Gebruik de wetten van Kirchhoff om spanningen na te lopen. Middenin is blijkbaar geaard - dat noemen we 0 V. Richting A staan er 2 batterijen die samen 4V spanningsverschil geven. Met de min-kant naar A toe. Dus A heeft (tov aarde) blijkbaar -4 V.
Kloksgewijs geredeneerd is er een spanningsval over de 2Ω weerstand, dan een daling van 10 V en richting B een daling door de 10Ω weerstand. Alleen moet je de waarden van de spanning nog vinden.
Daartoe neem je de gesloten cirkel langs 10 V batterij, en 2Ω en 4Ω weerstand. Blijkbaar staat die 10V over beide weerstanden. Hoe groot is de stroomsterkte dan? Wat is de spanningsval dan over 2Ω en over 4Ω . En dat gerelateerd aan het punt dat we 0V noemen?
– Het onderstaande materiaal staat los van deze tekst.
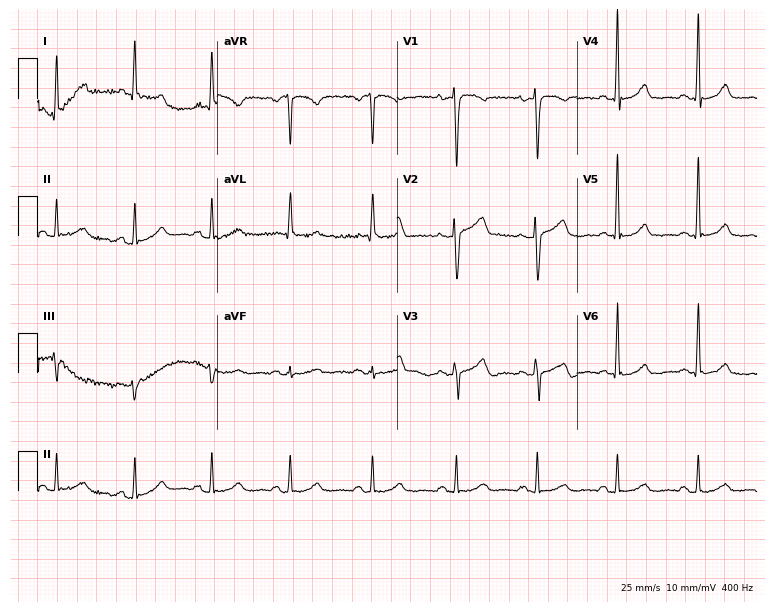
Resting 12-lead electrocardiogram (7.3-second recording at 400 Hz). Patient: a female, 58 years old. None of these six findings is recorded: first-degree AV block, right bundle branch block, left bundle branch block, sinus bradycardia, atrial fibrillation, sinus tachycardia. Other findings, if any, are not listed.

En wat is dan de spanning aan de linkerkant dan de 10Ω? Als er geen stroom loopt, vervalt over die weerstand ook geen spanning en weet je wat de spanning in B is. Wat is dan het spanningsverschil tussen A en B? Als er wel stroom gaat lopen doordat iets tussen A en B wordt aangesloten, dan verandert het verhaal want dan gaat een stroom door 10Ω lopen en daarmee daalt de spanning in B.